### EXERCISE DESCRIPTION
Reproduce the full listing below exactly. Do not include the pictures.

### EXCERPTED RECORDS
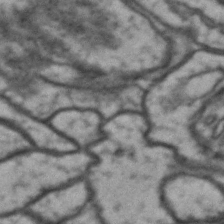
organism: Drosophila
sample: Brain
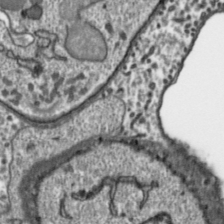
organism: Toxoplasma gondii
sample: Parasites in a vacuole inside a host cell
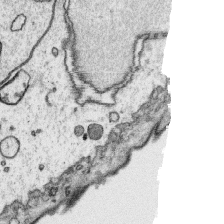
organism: Platynereis dumerilii
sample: Parapodia
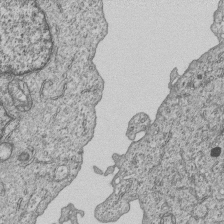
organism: Human
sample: MDA-MB-231 cells
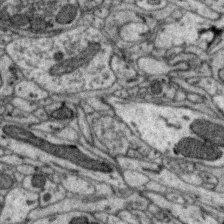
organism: Zebra finch
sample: Brain
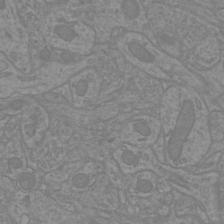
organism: Mouse
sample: Cortical neurons
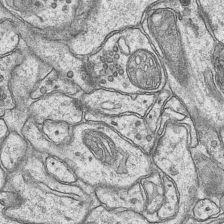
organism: Mouse
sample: CA1 Hippocampus
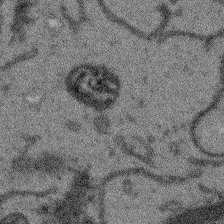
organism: Arabidopsis thaliana
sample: Root tip
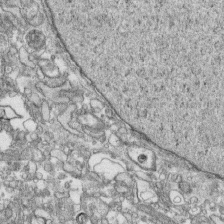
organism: Human
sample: CRL-1474
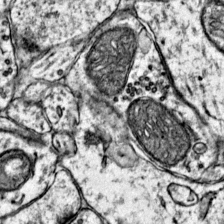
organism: Mouse
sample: Primary visual cortex
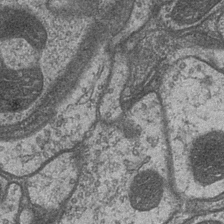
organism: Drosophila
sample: Optic medulla
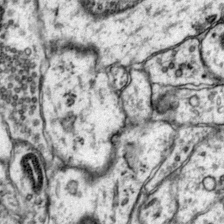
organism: Mouse
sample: Primary visual cortex
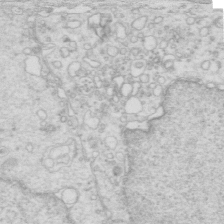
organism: Mouse
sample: Multiciliated cells
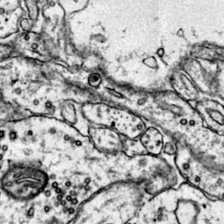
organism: Mouse
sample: Primary visual cortex
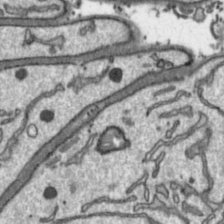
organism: Toxoplasma gondii
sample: Parasites in a vacuole inside a host cell
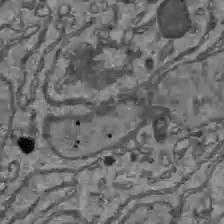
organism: C57BL Mouse
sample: Liver
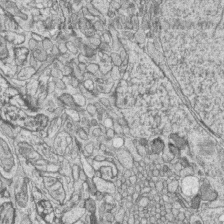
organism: Zebrafish
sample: synaptic ribbons in rod cells and cone cells
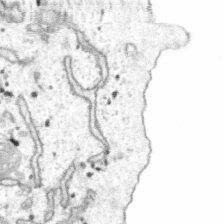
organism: Human
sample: HeLa cells
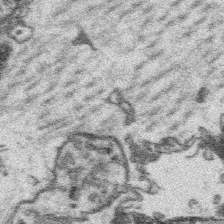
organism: Platynereis dumerilii
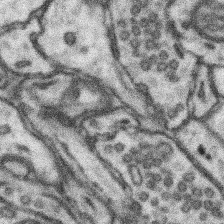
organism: Mouse
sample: Somatosensory cortex neuropil
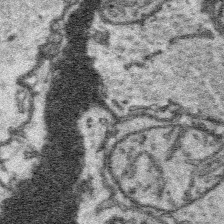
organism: Platynereis dumerilii
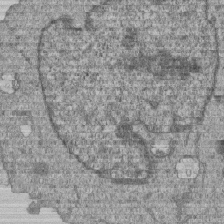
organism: Human
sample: MDA-MB-231 cells
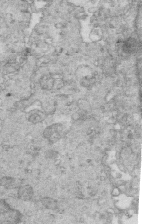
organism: Mouse
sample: Multiciliated cells
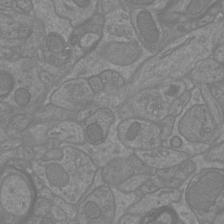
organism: Mouse
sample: Cortical neurons
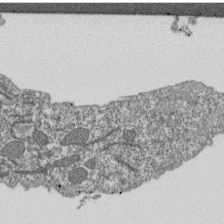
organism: Dictyostelium discoideum
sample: Dictyostelium multivesicular bodies
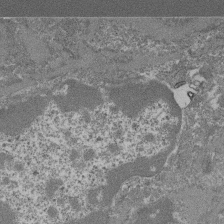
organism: Mouse
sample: Glomerulus
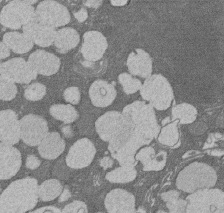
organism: Rat
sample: Salivary granule
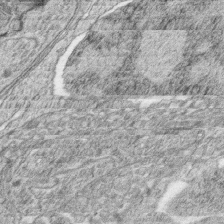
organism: Zebrafish
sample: synaptic ribbons in rod cells and cone cells
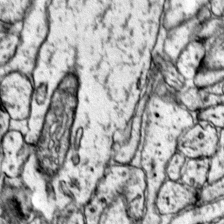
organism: Mouse
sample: Primary visual cortex
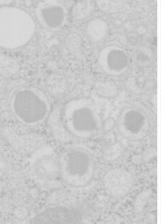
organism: Mouse
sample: Pancreas
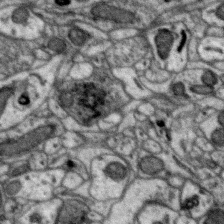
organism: Zebra finch
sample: Brain
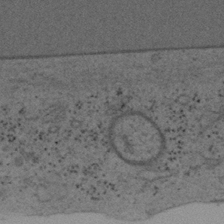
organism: Human
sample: HeLa cells
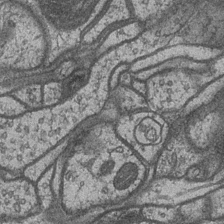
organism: Drosophila
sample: Optic medulla
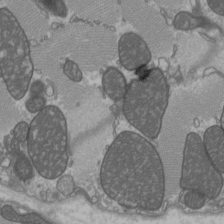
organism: C57BL Mouse
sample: Heart
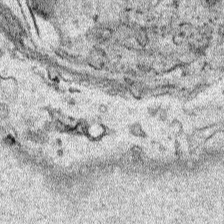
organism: Human
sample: Mitochondria in HCT116 cells
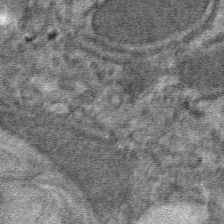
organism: Mouse
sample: Mouse hepatocytes
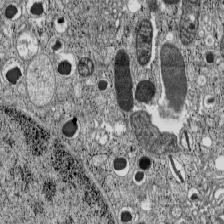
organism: C57BL Mouse
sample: Pancreatic islet
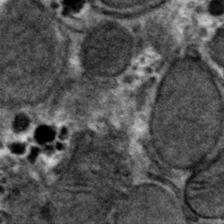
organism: Mouse
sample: Mouse hepatocytes
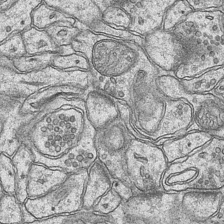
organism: Mouse
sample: CA1 Hippocampus
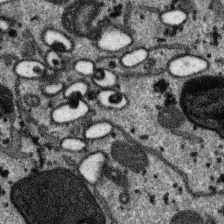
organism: Human
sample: Lung epithelial cells infected with SARS-CoV-2
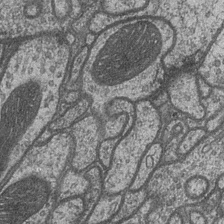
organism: Drosophila
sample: Optic medulla
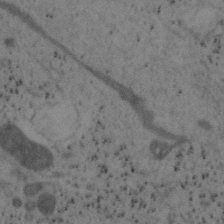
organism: Human
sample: HeLa cells
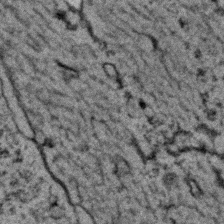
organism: C. elegans
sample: C. elegans embryo
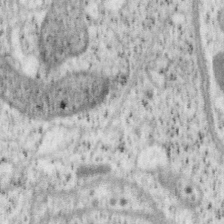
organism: Mouse
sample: OT-I killer T cells with ID8 ovarian cancer cells
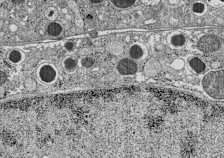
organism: C57BL Mouse
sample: Pancreatic islet
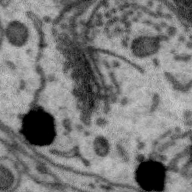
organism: Zebra finch
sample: Brain
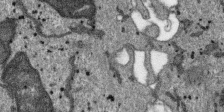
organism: Human
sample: Lung epithelial cells, uninfected (mock) control
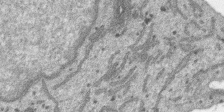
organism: Human
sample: Lung epithelial cells infected with SARS-CoV-2
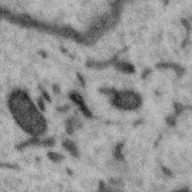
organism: Zebra finch
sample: Brain
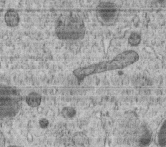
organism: C. elegans
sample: C. elegans embryo early stage
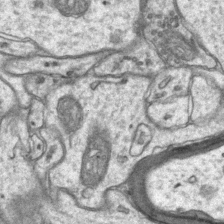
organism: Mouse
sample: CA1 Hippocampus
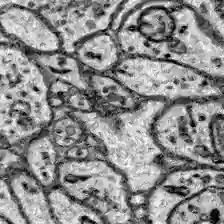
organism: Zebrafish
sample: Brain
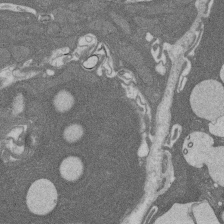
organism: Rat
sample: Salivary granule
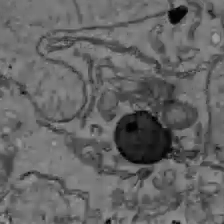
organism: C57BL Mouse
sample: Liver
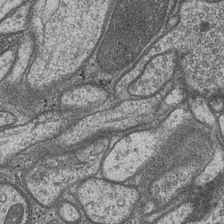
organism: Drosophila
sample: Optic medulla
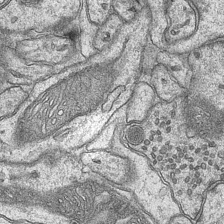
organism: Mouse
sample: CA1 Hippocampus
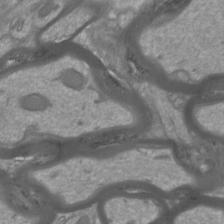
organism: Mouse
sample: Cortical neurons
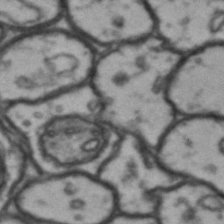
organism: Drosophila
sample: Brain
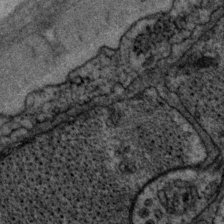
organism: P. pacificus
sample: Pharynx
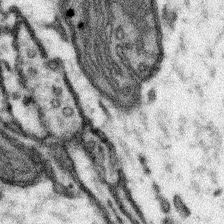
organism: Mouse
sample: Somatosensory cortex neuropil
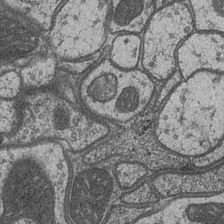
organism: Drosophila
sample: Optic medulla
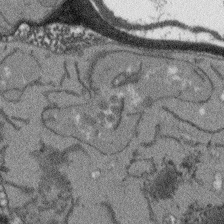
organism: Arabidopsis thaliana
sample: Root tip
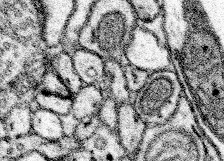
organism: Mouse
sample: Somatosensory cortex neuropil
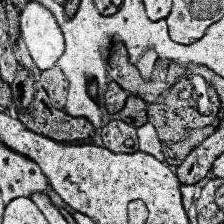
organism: Human
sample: Temporal Lobe
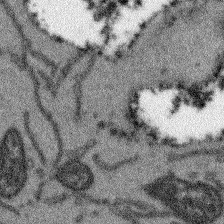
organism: Arabidopsis thaliana
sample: Root tip
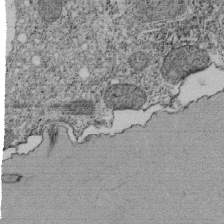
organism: Tetrahymena
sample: Cilia in tetrahymena
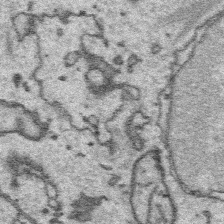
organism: Platynereis dumerilii
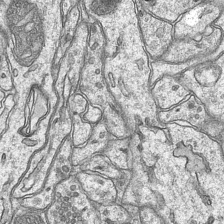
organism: Mouse
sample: CA1 Hippocampus
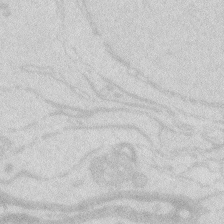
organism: Zebrafish
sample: Macrophage
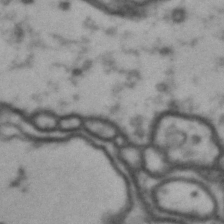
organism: Drosophila
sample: Brain
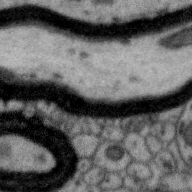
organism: Zebra finch
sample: Brain
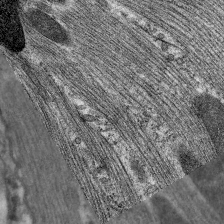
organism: C. elegans
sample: Pharynx
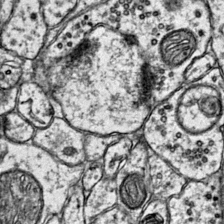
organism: Mouse
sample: Primary visual cortex
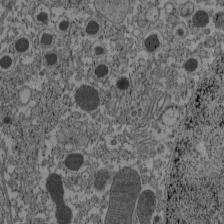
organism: C57BL Mouse
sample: Pancreatic islet
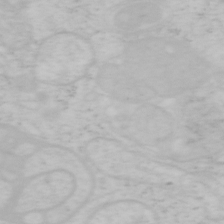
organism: Mouse
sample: OT-I killer T cells with ID8 ovarian cancer cells
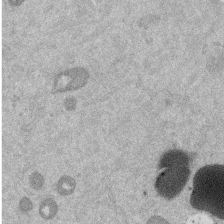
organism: Mouse
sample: Dividing mouse embryo 1 cell stage
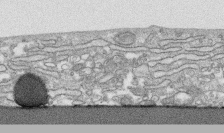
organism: Human
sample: CRL-1474
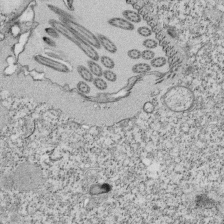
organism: Tetrahymena
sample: Cilia in tetrahymena
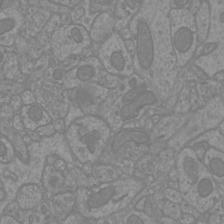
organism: Mouse
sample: Cortical neurons
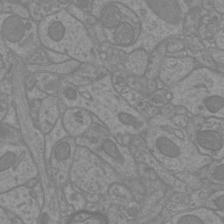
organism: Mouse
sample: Cortical neurons
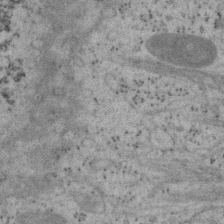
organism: Human
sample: HeLa cells
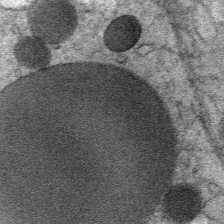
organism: Mouse
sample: Mouse Salivary gland
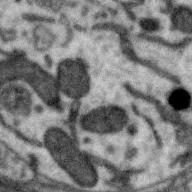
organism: Zebra finch
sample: Brain
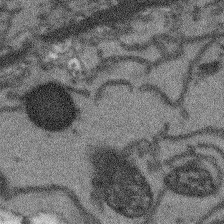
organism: Arabidopsis thaliana
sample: Root tip
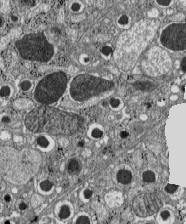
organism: C57BL Mouse
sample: Pancreatic islet
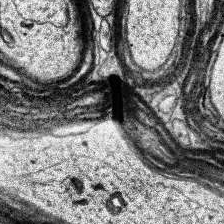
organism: Human
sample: Temporal Lobe
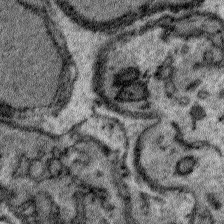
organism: Plasmodium falciparum
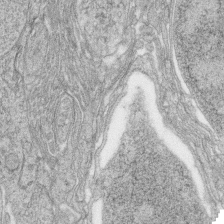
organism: Zebrafish
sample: synaptic ribbons in rod cells and cone cells
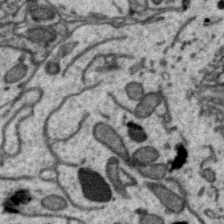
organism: Zebra finch
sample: Brain
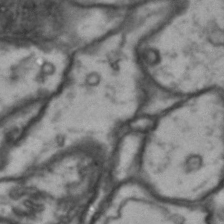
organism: Drosophila
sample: Brain
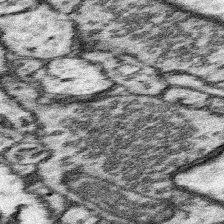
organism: Mouse
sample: Somatosensory cortex neuropil
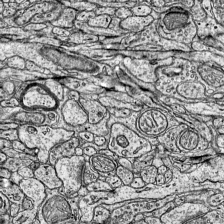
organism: Mouse
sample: Visual Cortex
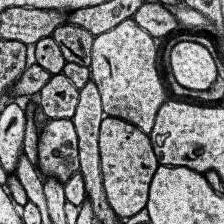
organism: Human
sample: Temporal Lobe
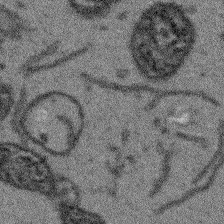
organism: Arabidopsis thaliana
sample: Root tip
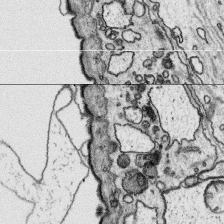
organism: Platynereis dumerilii
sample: Parapodia
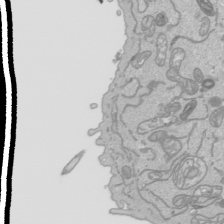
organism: Human
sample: Mitochondria in HCT116 cells
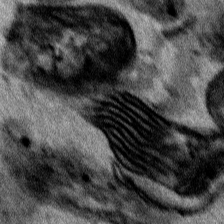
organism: Human
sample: Mitochondria in HCT116 cells
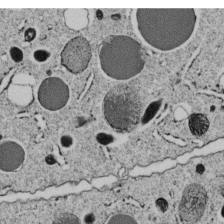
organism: C. elegans
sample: C. elegans embryo early stage
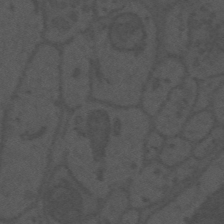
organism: Mouse
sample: Suprachiasmatic nucleus
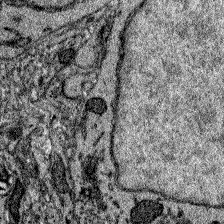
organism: Zebrafish
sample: Larval olfactory bulb
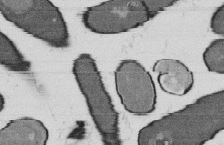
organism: B. subtilis
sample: Bacterial spore
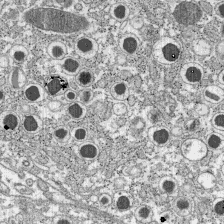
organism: C57BL Mouse
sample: Pancreatic islet
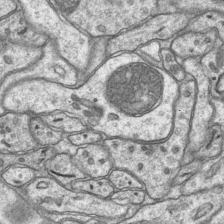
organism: Mouse
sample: CA1 Hippocampus
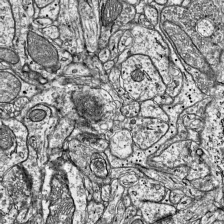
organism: Mouse
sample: Visual Cortex
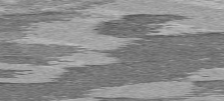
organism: C57BL Mouse
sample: Heart
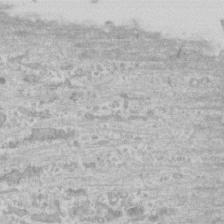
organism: Human
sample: CRL-1474
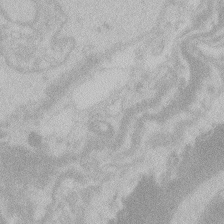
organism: Zebrafish
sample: Macrophage infected with Toxoplasma gondii
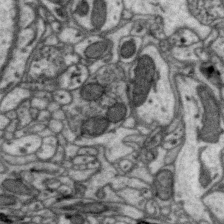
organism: Zebra finch
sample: Brain
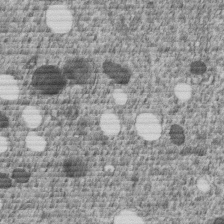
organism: C. elegans
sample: C. elegans embryo early stage
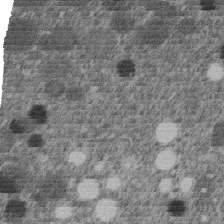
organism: C. elegans
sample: C. elegans embryo early stage
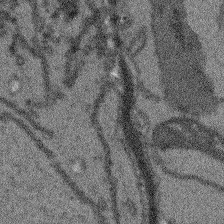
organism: Arabidopsis thaliana
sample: Root tip
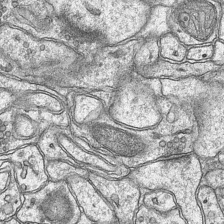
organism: Mouse
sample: CA1 Hippocampus
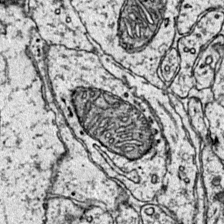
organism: Mouse
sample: Primary visual cortex
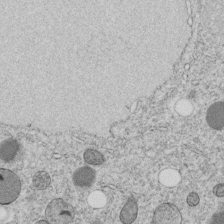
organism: C. elegans
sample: C. elegans embryo early stage
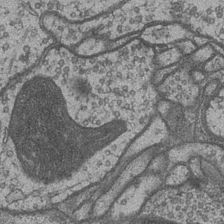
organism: Drosophila
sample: Optic medulla
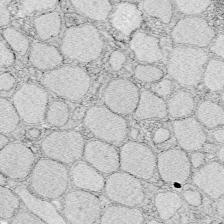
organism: Zebrafish
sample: Whole-Brain
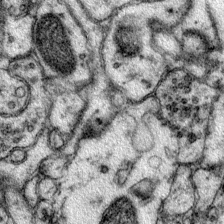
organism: Mouse
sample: Primary visual cortex
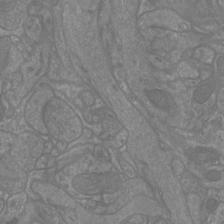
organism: Mouse
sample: Cortical neurons
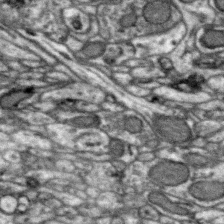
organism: Zebra finch
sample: Brain
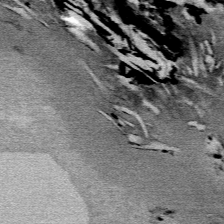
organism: Mouse
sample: Mouse Salivary gland
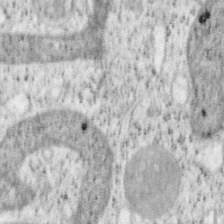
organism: Mouse
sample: OT-I killer T cells with ID8 ovarian cancer cells
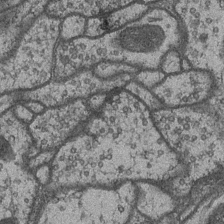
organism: Drosophila
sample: Optic medulla
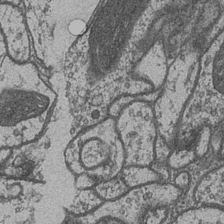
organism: Drosophila
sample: Optic medulla
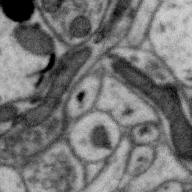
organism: Zebra finch
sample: Brain
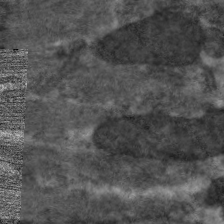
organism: C. elegans
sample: Pharynx

### ANSWER FOR THE TASK
organism: Drosophila
sample: Brain
organism: Toxoplasma gondii
sample: Parasites in a vacuole inside a host cell
organism: Platynereis dumerilii
sample: Parapodia
organism: Human
sample: MDA-MB-231 cells
organism: Zebra finch
sample: Brain
organism: Mouse
sample: Cortical neurons
organism: Mouse
sample: CA1 Hippocampus
organism: Arabidopsis thaliana
sample: Root tip
organism: Human
sample: CRL-1474
organism: Mouse
sample: Primary visual cortex
organism: Drosophila
sample: Optic medulla
organism: Mouse
sample: Primary visual cortex
organism: Mouse
sample: Multiciliated cells
organism: Mouse
sample: Primary visual cortex
organism: Toxoplasma gondii
sample: Parasites in a vacuole inside a host cell
organism: C57BL Mouse
sample: Liver
organism: Zebrafish
sample: synaptic ribbons in rod cells and cone cells
organism: Human
sample: HeLa cells
organism: Platynereis dumerilii
organism: Mouse
sample: Somatosensory cortex neuropil
organism: Platynereis dumerilii
organism: Human
sample: MDA-MB-231 cells
organism: Mouse
sample: Multiciliated cells
organism: Mouse
sample: Cortical neurons
organism: Dictyostelium discoideum
sample: Dictyostelium multivesicular bodies
organism: Mouse
sample: Glomerulus
organism: Rat
sample: Salivary granule
organism: Zebrafish
sample: synaptic ribbons in rod cells and cone cells
organism: Mouse
sample: Primary visual cortex
organism: Mouse
sample: Pancreas
organism: Zebra finch
sample: Brain
organism: Human
sample: HeLa cells
organism: Drosophila
sample: Optic medulla
organism: C57BL Mouse
sample: Heart
organism: Human
sample: Mitochondria in HCT116 cells
organism: Mouse
sample: Mouse hepatocytes
organism: C57BL Mouse
sample: Pancreatic islet
organism: Mouse
sample: Mouse hepatocytes
organism: Mouse
sample: CA1 Hippocampus
organism: Human
sample: Lung epithelial cells infected with SARS-CoV-2
organism: Drosophila
sample: Optic medulla
organism: Human
sample: HeLa cells
organism: C. elegans
sample: C. elegans embryo
organism: Mouse
sample: OT-I killer T cells with ID8 ovarian cancer cells
organism: C57BL Mouse
sample: Pancreatic islet
organism: Zebra finch
sample: Brain
organism: Human
sample: Lung epithelial cells, uninfected (mock) control
organism: Human
sample: Lung epithelial cells infected with SARS-CoV-2
organism: Zebra finch
sample: Brain
organism: C. elegans
sample: C. elegans embryo early stage
organism: Mouse
sample: CA1 Hippocampus
organism: Zebrafish
sample: Brain
organism: Rat
sample: Salivary granule
organism: C57BL Mouse
sample: Liver
organism: Drosophila
sample: Optic medulla
organism: Mouse
sample: CA1 Hippocampus
organism: Mouse
sample: Cortical neurons
organism: Drosophila
sample: Brain
organism: P. pacificus
sample: Pharynx
organism: Mouse
sample: Somatosensory cortex neuropil
organism: Drosophila
sample: Optic medulla
organism: Arabidopsis thaliana
sample: Root tip
organism: Mouse
sample: Somatosensory cortex neuropil
organism: Human
sample: Temporal Lobe
organism: Arabidopsis thaliana
sample: Root tip
organism: Tetrahymena
sample: Cilia in tetrahymena
organism: Platynereis dumerilii
organism: Mouse
sample: CA1 Hippocampus
organism: Zebrafish
sample: Macrophage
organism: Drosophila
sample: Brain
organism: Zebra finch
sample: Brain
organism: C. elegans
sample: Pharynx
organism: Mouse
sample: Primary visual cortex
organism: C57BL Mouse
sample: Pancreatic islet
organism: Mouse
sample: OT-I killer T cells with ID8 ovarian cancer cells
organism: Mouse
sample: Dividing mouse embryo 1 cell stage
organism: Human
sample: CRL-1474
organism: Tetrahymena
sample: Cilia in tetrahymena
organism: Mouse
sample: Cortical neurons
organism: Mouse
sample: Cortical neurons
organism: Human
sample: HeLa cells
organism: Mouse
sample: Mouse Salivary gland
organism: Zebra finch
sample: Brain
organism: Arabidopsis thaliana
sample: Root tip
organism: C57BL Mouse
sample: Pancreatic islet
organism: Human
sample: Temporal Lobe
organism: Plasmodium falciparum
organism: Zebrafish
sample: synaptic ribbons in rod cells and cone cells
organism: Zebra finch
sample: Brain
organism: Drosophila
sample: Brain
organism: Mouse
sample: Somatosensory cortex neuropil
organism: Mouse
sample: Visual Cortex
organism: Human
sample: Temporal Lobe
organism: Arabidopsis thaliana
sample: Root tip
organism: Platynereis dumerilii
sample: Parapodia
organism: Human
sample: Mitochondria in HCT116 cells
organism: Human
sample: Mitochondria in HCT116 cells
organism: C. elegans
sample: C. elegans embryo early stage
organism: Mouse
sample: Suprachiasmatic nucleus
organism: Zebrafish
sample: Larval olfactory bulb
organism: B. subtilis
sample: Bacterial spore
organism: C57BL Mouse
sample: Pancreatic islet
organism: Mouse
sample: CA1 Hippocampus
organism: Mouse
sample: Visual Cortex
organism: C57BL Mouse
sample: Heart
organism: Human
sample: CRL-1474
organism: Zebrafish
sample: Macrophage infected with Toxoplasma gondii
organism: Zebra finch
sample: Brain
organism: C. elegans
sample: C. elegans embryo early stage
organism: C. elegans
sample: C. elegans embryo early stage
organism: Arabidopsis thaliana
sample: Root tip
organism: Mouse
sample: CA1 Hippocampus
organism: Mouse
sample: Primary visual cortex
organism: C. elegans
sample: C. elegans embryo early stage
organism: Drosophila
sample: Optic medulla
organism: Zebrafish
sample: Whole-Brain
organism: Mouse
sample: Primary visual cortex
organism: Mouse
sample: Cortical neurons
organism: Zebra finch
sample: Brain
organism: Mouse
sample: Mouse Salivary gland
organism: Mouse
sample: OT-I killer T cells with ID8 ovarian cancer cells
organism: Drosophila
sample: Optic medulla
organism: Drosophila
sample: Optic medulla
organism: Zebra finch
sample: Brain
organism: C. elegans
sample: Pharynx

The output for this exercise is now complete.